Plaintiff is an Oklahoma City public school teacher and a well-known civil rights worker, radio show hostess, and author. Defendant newspaper is published weekly and distributed to 50 states and seven foreign countries.
The first news article was printed by Defendants on October 30, 1980. It stated that Thomas J. Clark of Tulsa [now deceased] claimed that Plaintiff is "living in adultery" and is "a bigamist." The article referred to a court case number, supplied by Clark, to support Clark's claim that Plaintiff, now remarried, never obtained a legal divorce from him.
The sole basis for this article was a copy of a mailgram (one of 60,000 supposedly distributed throughout Oklahoma by Clark) addressed to John Marshall High School in Oklahoma City, in which Clark demanded the school discharge Plaintiff because of the alleged crimes. This copy came into Defendants' hands more than five months after its initial distribution. The tone and tenor of the scandalous material is, on its face, venomous and obviously consists of the rantings of a bitter ex-husband. More importantly, the material was all lies, the falsity of which could have been determined by a simple telephone call to the local court clerk. However, Defendant Editor testified he did not check the court file nor contact Plaintiff before publishing this first article. He claims to have printed the story without knowledge of the truth or falsity of the allegations.
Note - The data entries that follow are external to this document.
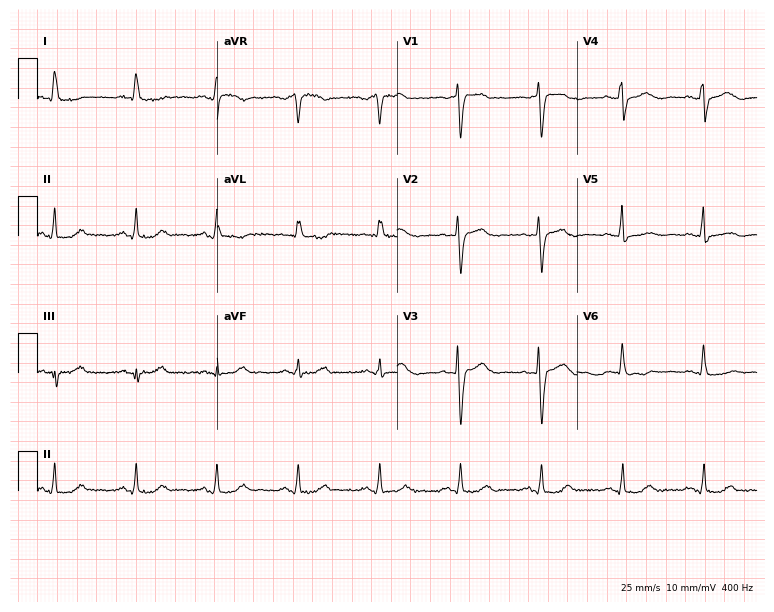
12-lead ECG from a female patient, 77 years old. Recorded interpretation: within normal limits.
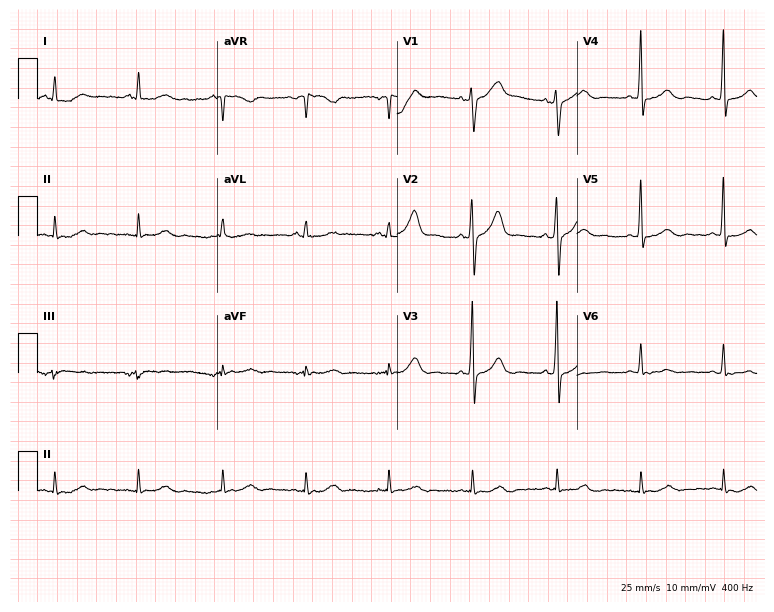
ECG — a male patient, 62 years old. Screened for six findings — first-degree AV block, right bundle branch block, left bundle branch block, sinus bradycardia, atrial fibrillation, sinus tachycardia — none is recorded.
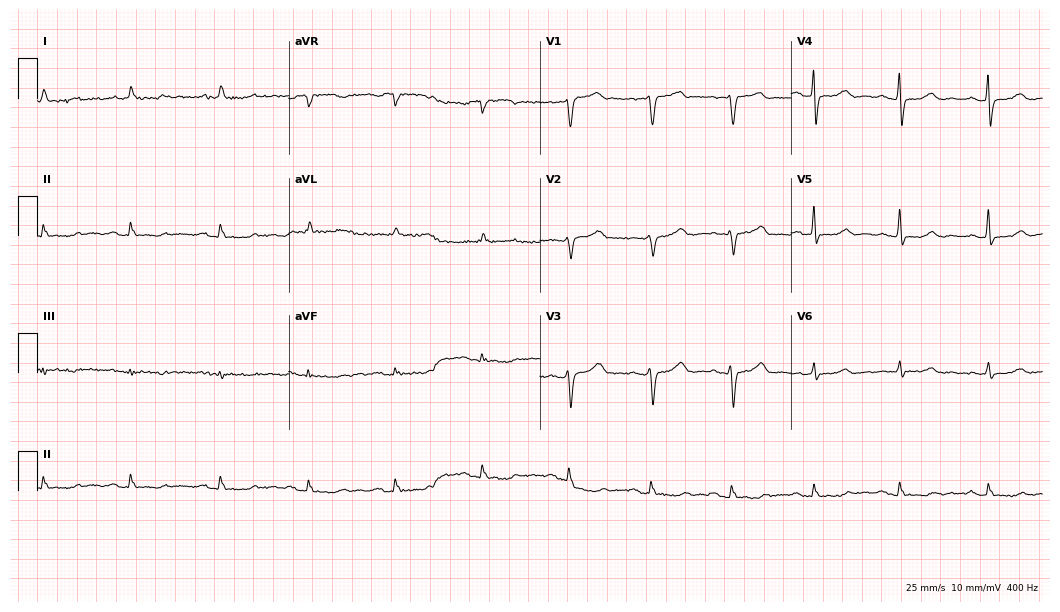
12-lead ECG from a male patient, 81 years old (10.2-second recording at 400 Hz). No first-degree AV block, right bundle branch block, left bundle branch block, sinus bradycardia, atrial fibrillation or sinus tachycardia recorded for this tracing. Only these six findings were labelled.
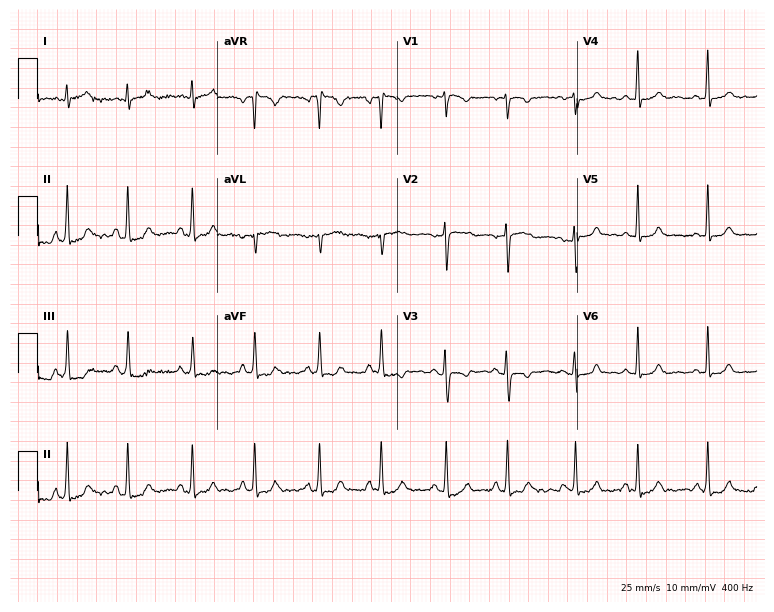
Standard 12-lead ECG recorded from a female patient, 22 years old. Read as a normal ECG.

After publication Plaintiff protested to Editor that the article was libelous, asked him not to print any further allegations by Clark, and informed Editor that Clark had been committed to a mental hospital. Editor was also warned by newspaper owner Defendant Sanford not to pursue the topic.
Nevertheless, one week later, Editor printed a second libelous article, along with an editorial comment below it. This article specifically called attention to the previous publication, characterized the piece as an "update," and conceded that "upon further investigations," Defendant found that Clark and Plaintiff were indeed legally divorced as of late 1970.
The article continued, however, with more accusations by Clark, taken from Defendant Editor's telephone interview with him. The article stated, in part:
Plaintiff contends these articles are libelous per se because they charge her with criminal acts. We agree.
The related editorial comment printed in the second issue stated the paper was "neutral" regarding conflict between Plaintiff and Clark, an apparently naive attempt to insulate itself from libel litigation.
Editor testified that before the second article was printed, he interviewed Clark and believed him to be a "reliable source." Editor testified he had no malice when he published what he thought was "newsworthy" and "more probably true than not." Editor claimed to retain this belief, despite the fact he had personally investigated the previous lies told by Clark relative to the adultery and bigamy charges and knew Clark to be an ex-convict 1 and ex-mental patient. In this regard, Editor displays a remarkably tenacious intellectual innocence rarely found amidst the publishing community, for the second catalogue of lies told by Clark and printed by Defendants, on its face, reveals the same venomous, nearly hysterical, outrageous quality as the first set of lies reveals, if not more so. We find Editor's bare assertion of a lack of malice to be unpersuasive and grossly outweighed by other, more objective evidence.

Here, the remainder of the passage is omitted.